Al servicio de esta concepción general del Quijote y de la construcción de su interpretación pone Vilar su metodología marxista inspirada en el materialismo histórico. De acuerdo con éste, Vilar parte del supuesto de que toda sociedad consta de dos sectores, la infraestructura económica y la supersestructura, y en el seno de ésta última distingue, a su vez, tres pisos o niveles: un primer piso o nivel social; un segundo piso o nivel político; y un tercer nivel, en el que sitúa las ideologías. Siguiendo este esquema escalonado de cuatro estratos, en que la flecha del determinismo causal actúa de abajo arriba, de manera que las presiones económicas del nivel inferior infraestructural actúan sobre el nivel social y las presiones económicas y sociales originadas a partir del estrato infraesctuctural se suman para confluir sobre el nivel político y el ideológico, Vilar nos expone ordenadamente las cuatro vertientes de la crisis aguda o decadencia de la España de 1600 y a la vez su visión del Quijote como reflejo tragicómico de ésta.

En primer lugar, la crisis de España era una crisis económica. Vilar enumera aquí las principales manifestaciones del declive económico de la España de 1600, que es también la España del Quijote: la alta tasa de inflación y sus secuelas, como el aumento de la pobreza y del hambre; el notable descenso demográfico, en gran medida causada por la peste, por la emigración a América y la expulsión de los moriscos; invasión enloquecida de mercancías extranjeras, en detrimento de las manufacturas nacionales; enormes gastos del Estado y generalización de las deudas, incluyendo a los nobles; costumbres suntuarias de los grandes hasta el endeudamiento, &c.

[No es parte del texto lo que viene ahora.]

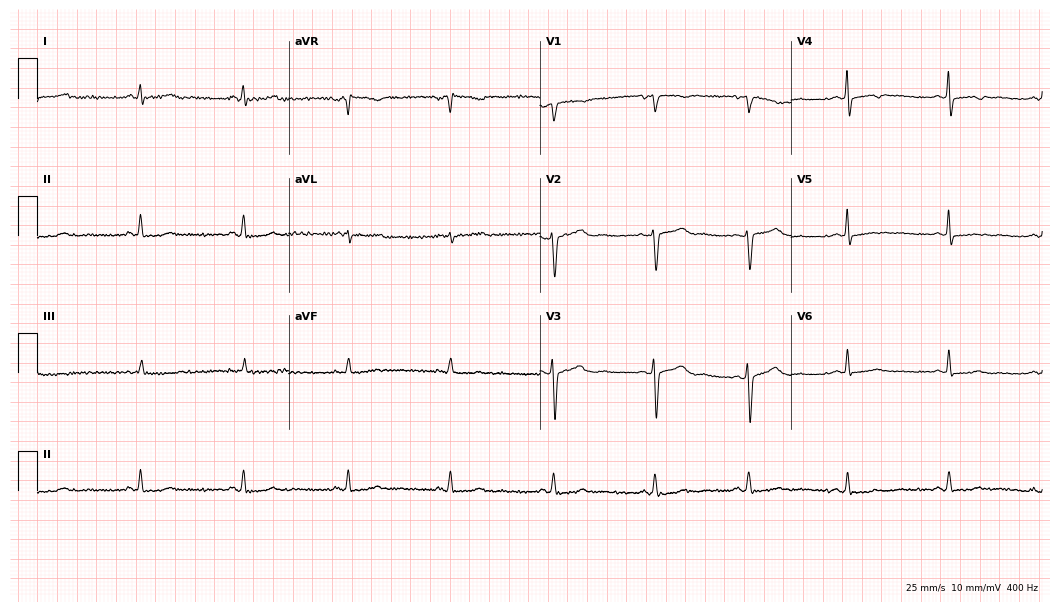
Standard 12-lead ECG recorded from a woman, 34 years old. None of these six findings is recorded: first-degree AV block, right bundle branch block, left bundle branch block, sinus bradycardia, atrial fibrillation, sinus tachycardia. Other findings, if any, are not listed.
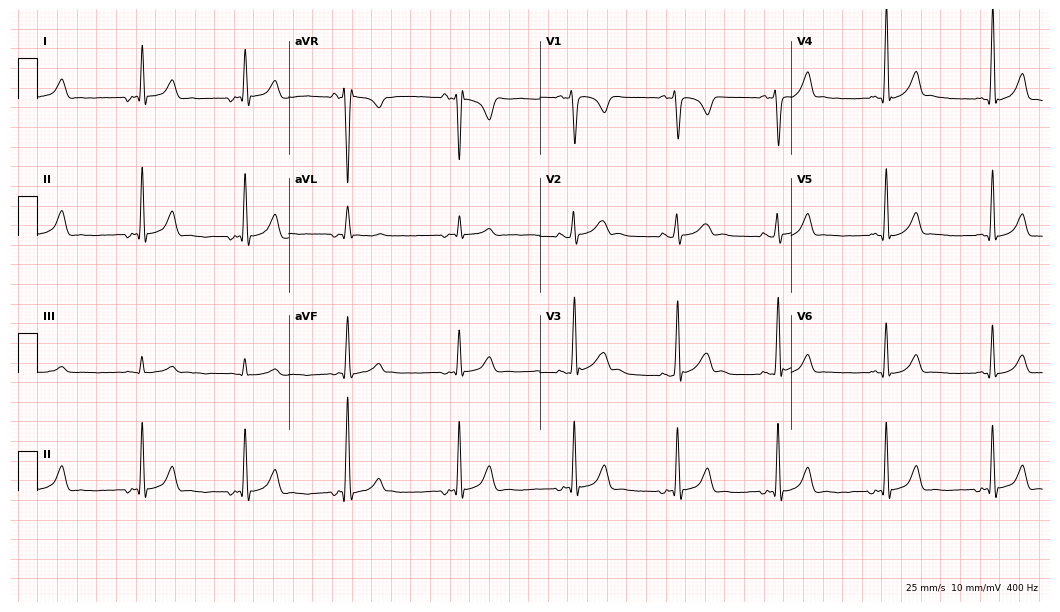
Resting 12-lead electrocardiogram (10.2-second recording at 400 Hz). Patient: a 19-year-old male. None of these six findings is recorded: first-degree AV block, right bundle branch block, left bundle branch block, sinus bradycardia, atrial fibrillation, sinus tachycardia. Other findings, if any, are not listed.
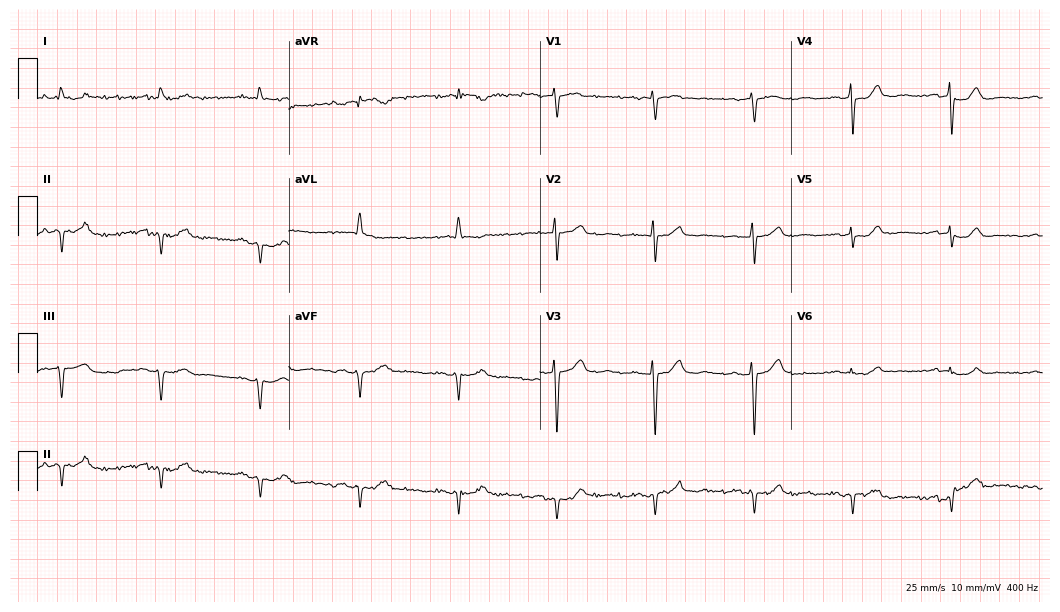
ECG (10.2-second recording at 400 Hz) — a woman, 82 years old. Screened for six findings — first-degree AV block, right bundle branch block, left bundle branch block, sinus bradycardia, atrial fibrillation, sinus tachycardia — none is recorded. Only these six findings were labelled.
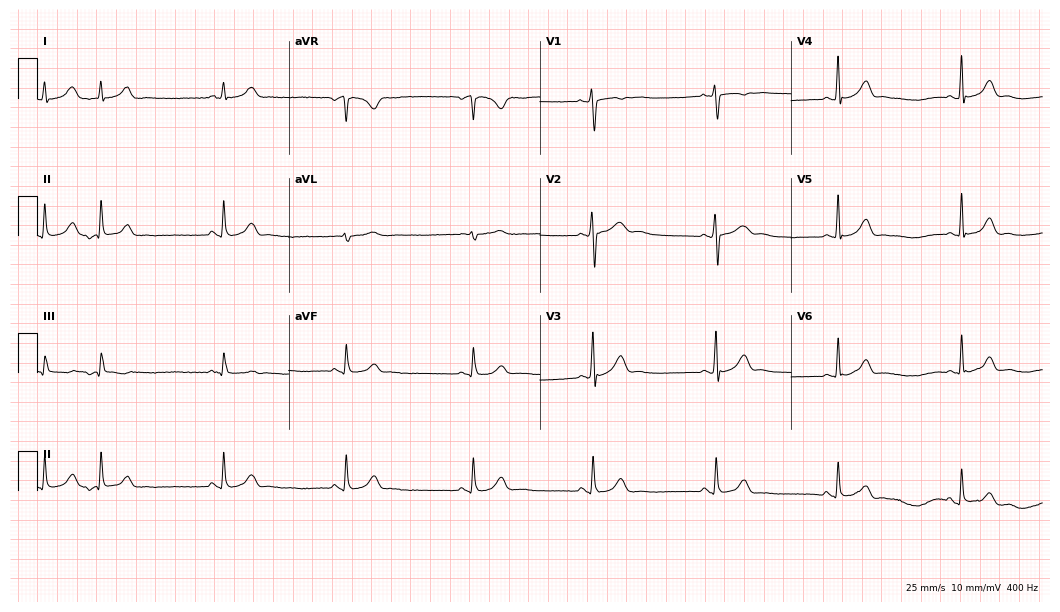
12-lead ECG (10.2-second recording at 400 Hz) from an 18-year-old woman. Screened for six findings — first-degree AV block, right bundle branch block, left bundle branch block, sinus bradycardia, atrial fibrillation, sinus tachycardia — none is recorded.
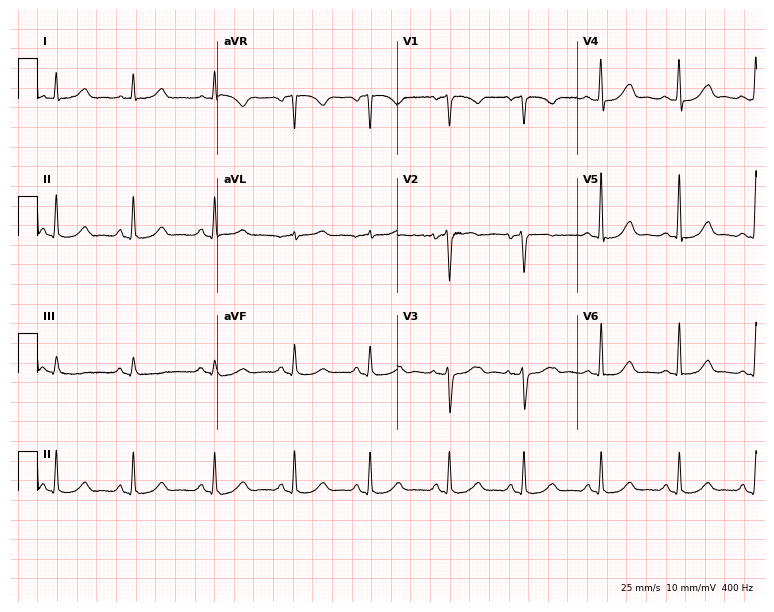
ECG — a 52-year-old woman. Screened for six findings — first-degree AV block, right bundle branch block, left bundle branch block, sinus bradycardia, atrial fibrillation, sinus tachycardia — none is recorded. Only these six findings were labelled.
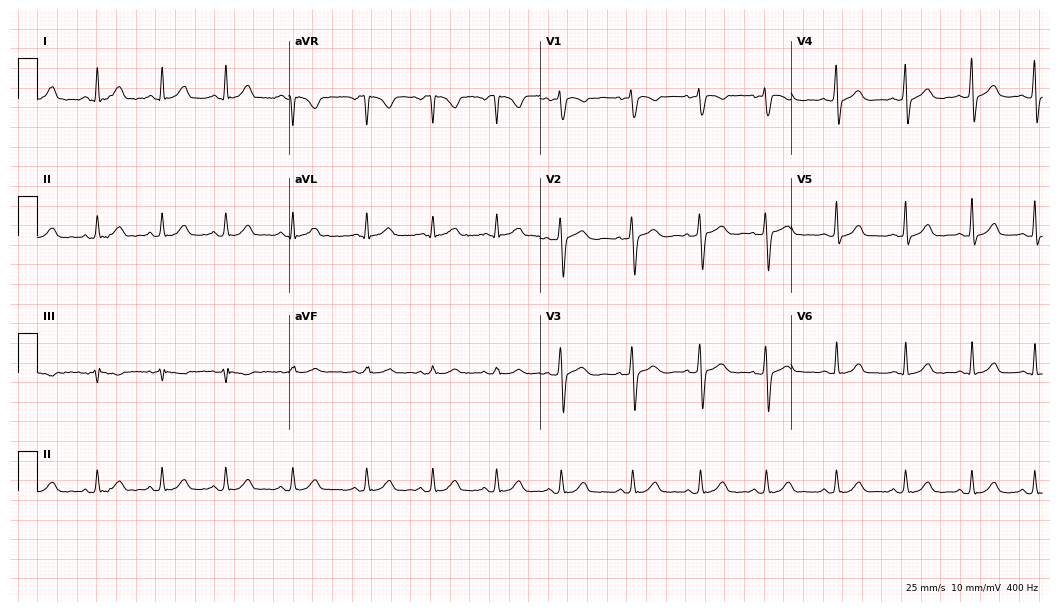
Standard 12-lead ECG recorded from a man, 32 years old. Read as a normal ECG.
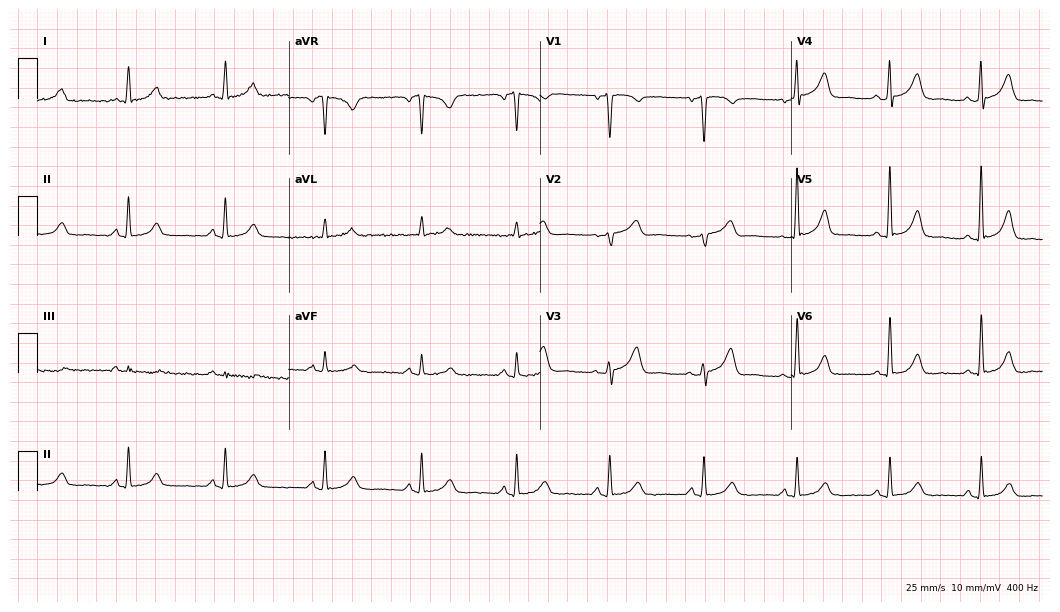
ECG (10.2-second recording at 400 Hz) — a 73-year-old female patient. Labelled as a normal ECG.
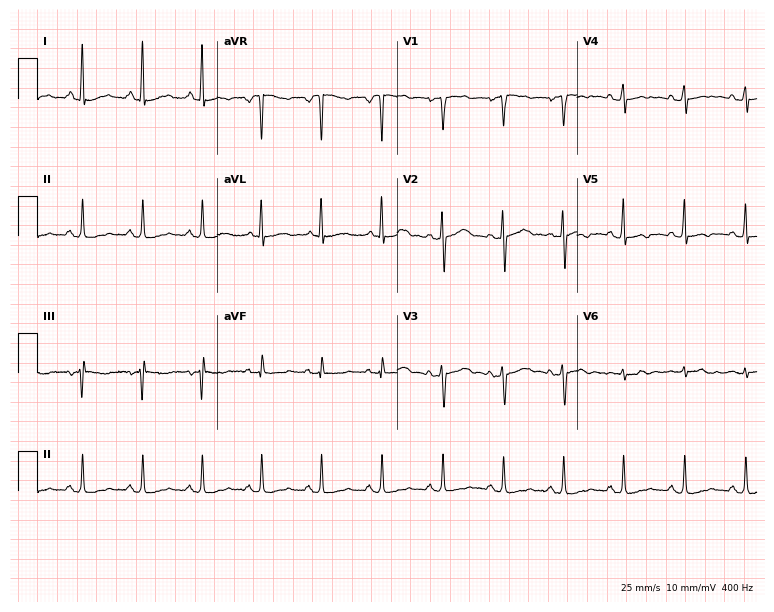
Standard 12-lead ECG recorded from a female patient, 53 years old (7.3-second recording at 400 Hz). None of these six findings is recorded: first-degree AV block, right bundle branch block, left bundle branch block, sinus bradycardia, atrial fibrillation, sinus tachycardia. Findings outside these six are not listed.

En segundo lugar, la aguda crisis económica va acompañada, a partir de 1609, de una grave crisis social de la nación, que se cifra sobre todo en la expulsión de los moriscos, un hecho del que Cervantes se hace eco en el Quijote y también en el Coloquio de los perros, lo que también nos recuerda Vilar. Dos aspectos hay que destacar de la visión del historiador francés del problema de los moriscos: el primero es que «después de tantas revueltas, represiones, expulsiones y traslados en masa, el peligro de una sublevación era probablemente un mito» (op. cit., pág. 282); el segundo es que la desconfianza hacia el morisco como falso cristiano, por su «mala casta», hicieron de él la «víctima propiciatoria de una época de crisis» (ibid., págs. 282-3).

En tercer lugar, a la crítica situación económica y social corresponde una crisis política igual, sobre todo del aparato del Estado, la cual se manifiesta particularmente, según Vilar, en dos hechos: el bandolerismo catalán, cuya fase más aguda tuvo lugar entre 1605 y 16015 y que también el Quijote registra, como se encarga de recordarnos con la oportuna cita. Lo que al historiador francés le interesa destacar es el fracaso de los representantes del poder central en Cataluña, los virreyes, en resolver el problema. El otro hecho es el de las desavenencias entre Madrid y Barcelona, que Vilar ve como preludio de secesiones futuras. Madrid desconfía de Barcelona y Barcelona critica a Madrid. Los enviados barceloneses a la Corte se quejan del deficiente funcionamiento de ésta, de la lentitud del rey y sus ministros, así como de la entrega de los cortesanos y ministros a fiestas, juegos y a la caza.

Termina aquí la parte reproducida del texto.